[PROVIDED INFORMATION Boundary: Start]

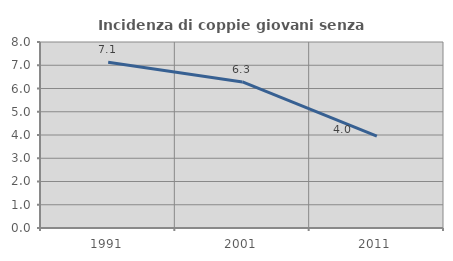
| Category | Incidenza di coppie giovani senza figli |
|---|---|
| 1991.0 | 7.127 |
| 2001.0 | 6.284 |
| 2011.0 | 3.955 |
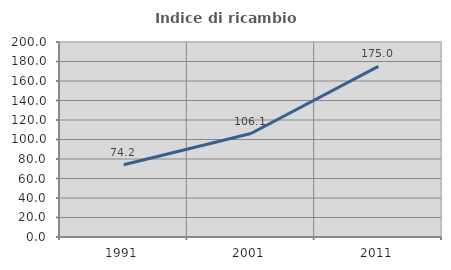
| Category | Indice di ricambio occupazionale  |
|---|---|
| 1991.0 | 74.157 |
| 2001.0 | 106.14 |
| 2011.0 | 175 |

[PROVIDED INFORMATION Boundary: End]

_THE TASK_:
Copy exactly, and copy nothing else: the lines from the one containing "2001.0 | 6.284 |" through the end of the data, both ends included, with pictures left out.

_WRITTEN ANSWER_:
| 2001.0 | 6.284 |
| 2011.0 | 3.955 |
| Category | Indice di ricambio occupazionale  |
|---|---|
| 1991.0 | 74.157 |
| 2001.0 | 106.14 |
| 2011.0 | 175 |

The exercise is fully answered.